— What you will do —
Make a verbatim copy of all the records. Skip every image.

— Information shown —
___
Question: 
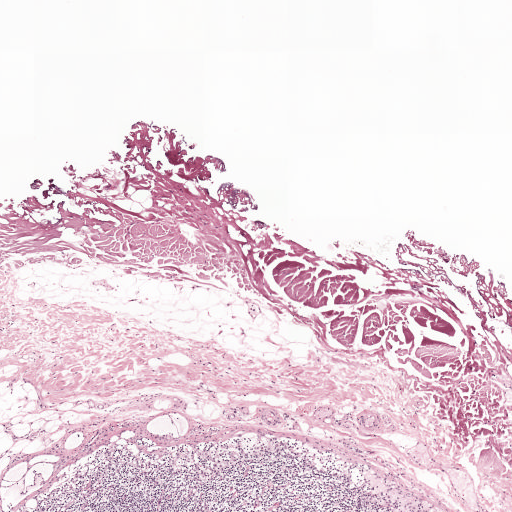
At roughly what magnification is this field shown?

Choices:
 (A) about 20×
 (B) about 5×
 (C) about 10×
 (D) about 40×
 (E) about 2.5×

Answer: (E) about 2.5×
Lymph node section stained with H&E, from a whole-slide image of a breast-cancer sentinel node. Magnification about 2.5×, about 2.0 mm across the frame, about 3.9 µm per pixel.
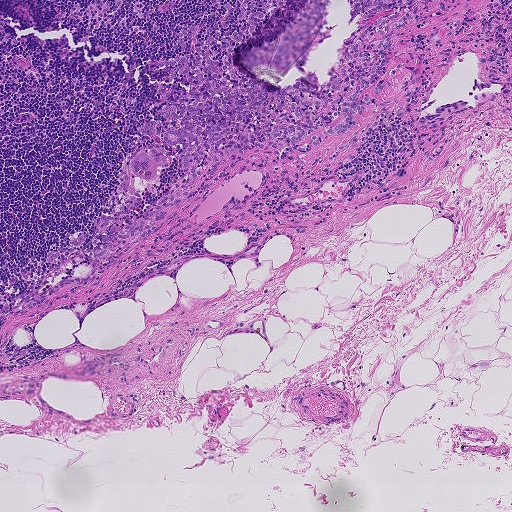
H&E-stained section of a sentinel lymph node (breast cancer), from a whole-slide image, viewed at about 5×: the field is about 0.93 mm across, about 1.8 µm per pixel.
Tumour region outline (a closed clockwise path, crop pixels): (237, 0), (292, 0), (232, 58), (267, 92), (315, 89), (340, 74), (359, 28), (349, 0), (436, 0), (394, 35), (384, 73), (401, 62), (400, 70), (354, 116), (358, 126), (281, 159), (267, 146), (230, 156), (90, 283), (12, 311), (44, 290), (63, 260), (44, 252), (72, 246), (78, 229), (93, 240), (89, 225), (110, 215), (121, 165), (160, 137), (136, 134), (138, 125), (165, 122), (154, 90), (174, 68), (144, 60), (185, 52), (175, 38), (184, 24), (203, 41).
About 15% of the image area is annotated as tumour.
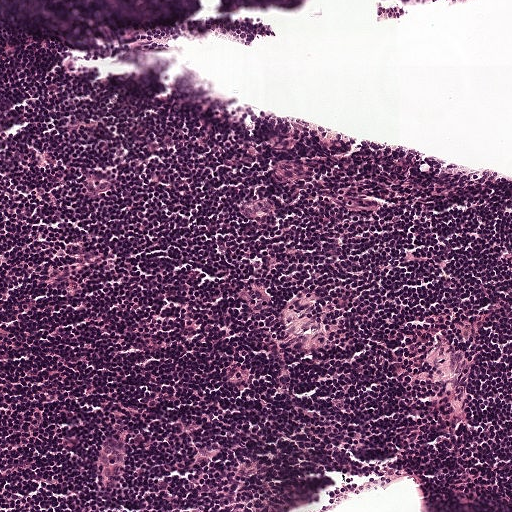
A 0.5-mm field of an H&E-stained sentinel lymph node from a breast-cancer patient (whole-slide image), shown at about 10×, about 0.97 µm per pixel.
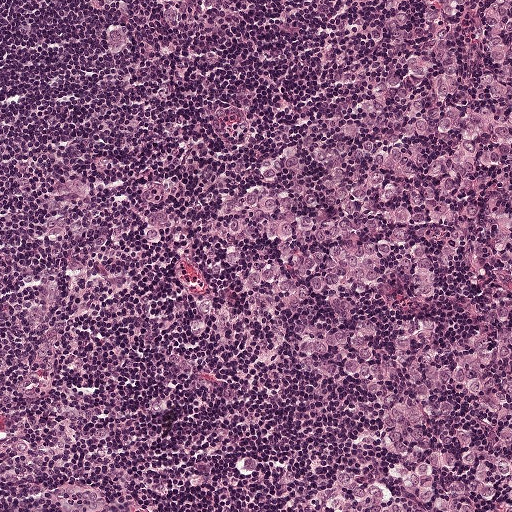
H&E-stained section of a sentinel lymph node (breast cancer), from a whole-slide image, viewed at about 10×: the field is about 0.5 mm across, about 0.97 µm per pixel.
Question: Is there metastatic carcinoma in this field?
Answer: Yes.
The outlined metastatic tumour's edge, as a closed clockwise path of 13 points: (328, 0), (511, 0), (511, 511), (301, 511), (302, 486), (350, 458), (364, 434), (284, 391), (243, 335), (203, 234), (223, 179), (261, 149), (300, 86).
About 45% of this field is tumour.
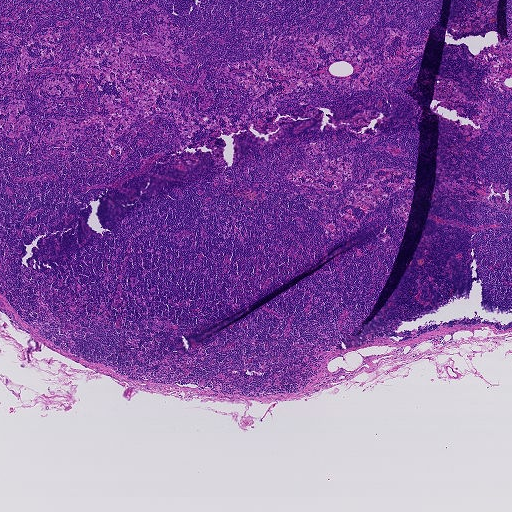
A 1.9-mm field of an H&E-stained sentinel lymph node from a breast-cancer patient (whole-slide image), shown at about 2.5×, about 3.6 µm per pixel.
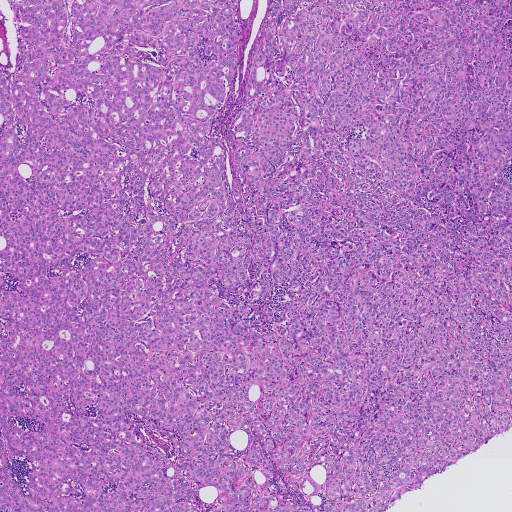
H&E-stained section of a sentinel lymph node (breast cancer), from a whole-slide image, viewed at about 2.5×: the field is about 1.9 mm across, about 3.6 µm per pixel.
One metastatic tumour region; its boundary, reduced to 14 corners and listed clockwise: (0, 0), (232, 0), (243, 35), (237, 77), (211, 134), (227, 148), (231, 190), (240, 141), (232, 124), (272, 0), (511, 0), (511, 427), (384, 511), (0, 511).
Tumour covers about 95% of the frame.
___
— Answer for this exercise —
Question: 
At roughly what magnification is this field shown?

Choices:
 (A) about 20×
 (B) about 5×
 (C) about 10×
 (D) about 40×
 (E) about 2.5×

Answer: (E) about 2.5×
Lymph node section stained with H&E, from a whole-slide image of a breast-cancer sentinel node. Magnification about 2.5×, about 2.0 mm across the frame, about 3.9 µm per pixel.
H&E-stained section of a sentinel lymph node (breast cancer), from a whole-slide image, viewed at about 5×: the field is about 0.93 mm across, about 1.8 µm per pixel.
Tumour region outline (a closed clockwise path, crop pixels): (237, 0), (292, 0), (232, 58), (267, 92), (315, 89), (340, 74), (359, 28), (349, 0), (436, 0), (394, 35), (384, 73), (401, 62), (400, 70), (354, 116), (358, 126), (281, 159), (267, 146), (230, 156), (90, 283), (12, 311), (44, 290), (63, 260), (44, 252), (72, 246), (78, 229), (93, 240), (89, 225), (110, 215), (121, 165), (160, 137), (136, 134), (138, 125), (165, 122), (154, 90), (174, 68), (144, 60), (185, 52), (175, 38), (184, 24), (203, 41).
About 15% of the image area is annotated as tumour.
A 0.5-mm field of an H&E-stained sentinel lymph node from a breast-cancer patient (whole-slide image), shown at about 10×, about 0.97 µm per pixel.
H&E-stained section of a sentinel lymph node (breast cancer), from a whole-slide image, viewed at about 10×: the field is about 0.5 mm across, about 0.97 µm per pixel.
Question: Is there metastatic carcinoma in this field?
Answer: Yes.
The outlined metastatic tumour's edge, as a closed clockwise path of 13 points: (328, 0), (511, 0), (511, 511), (301, 511), (302, 486), (350, 458), (364, 434), (284, 391), (243, 335), (203, 234), (223, 179), (261, 149), (300, 86).
About 45% of this field is tumour.
A 1.9-mm field of an H&E-stained sentinel lymph node from a breast-cancer patient (whole-slide image), shown at about 2.5×, about 3.6 µm per pixel.
H&E-stained section of a sentinel lymph node (breast cancer), from a whole-slide image, viewed at about 2.5×: the field is about 1.9 mm across, about 3.6 µm per pixel.
One metastatic tumour region; its boundary, reduced to 14 corners and listed clockwise: (0, 0), (232, 0), (243, 35), (237, 77), (211, 134), (227, 148), (231, 190), (240, 141), (232, 124), (272, 0), (511, 0), (511, 427), (384, 511), (0, 511).
Tumour covers about 95% of the frame.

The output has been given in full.